Dataset excerpts:
==*==

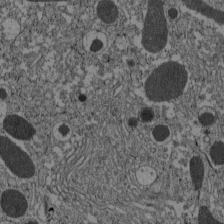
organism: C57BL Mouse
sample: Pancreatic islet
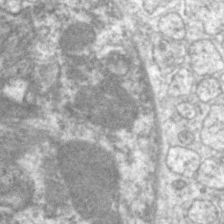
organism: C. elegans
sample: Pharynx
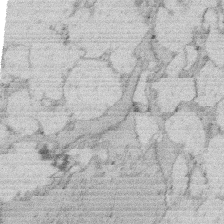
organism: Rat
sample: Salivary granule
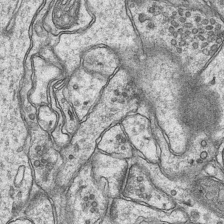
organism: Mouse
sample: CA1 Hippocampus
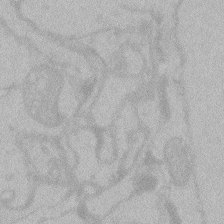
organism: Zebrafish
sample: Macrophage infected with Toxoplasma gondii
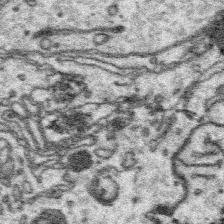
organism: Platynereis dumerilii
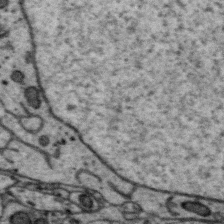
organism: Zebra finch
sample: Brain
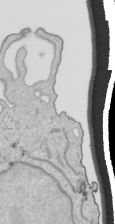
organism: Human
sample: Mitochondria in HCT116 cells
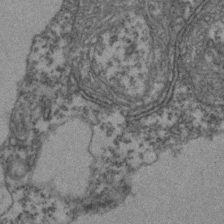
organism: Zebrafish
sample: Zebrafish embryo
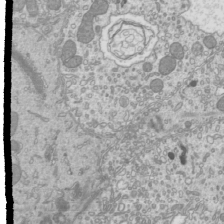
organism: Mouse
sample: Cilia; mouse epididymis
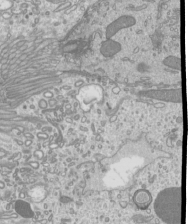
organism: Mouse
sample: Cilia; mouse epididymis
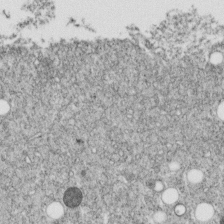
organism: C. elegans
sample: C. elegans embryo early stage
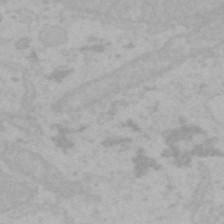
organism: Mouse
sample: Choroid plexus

==*==

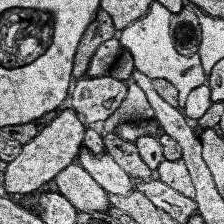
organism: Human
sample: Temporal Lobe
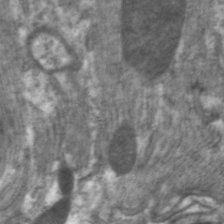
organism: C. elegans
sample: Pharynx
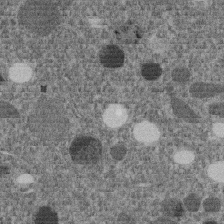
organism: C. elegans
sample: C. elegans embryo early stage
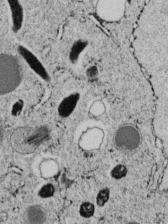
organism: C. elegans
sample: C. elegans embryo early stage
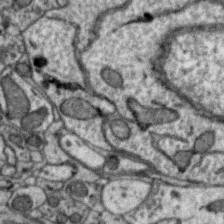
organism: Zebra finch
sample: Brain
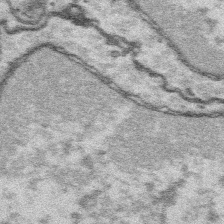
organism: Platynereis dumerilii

==*==

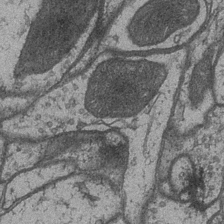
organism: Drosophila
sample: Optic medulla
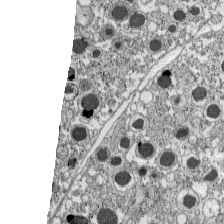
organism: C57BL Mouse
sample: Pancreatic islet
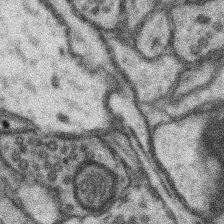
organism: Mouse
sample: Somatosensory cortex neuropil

==*==

◆ **What is needed**
Give back exactly the lines above that run from the one with "sample: Mitochondria in HCT116 cells" to the one with "sample: Choroid plexus", including both, with the pictures left out.

◆ **Response to this exercise**
sample: Mitochondria in HCT116 cells
organism: Zebrafish
sample: Zebrafish embryo
organism: Mouse
sample: Cilia; mouse epididymis
organism: Mouse
sample: Cilia; mouse epididymis
organism: C. elegans
sample: C. elegans embryo early stage
organism: Mouse
sample: Choroid plexus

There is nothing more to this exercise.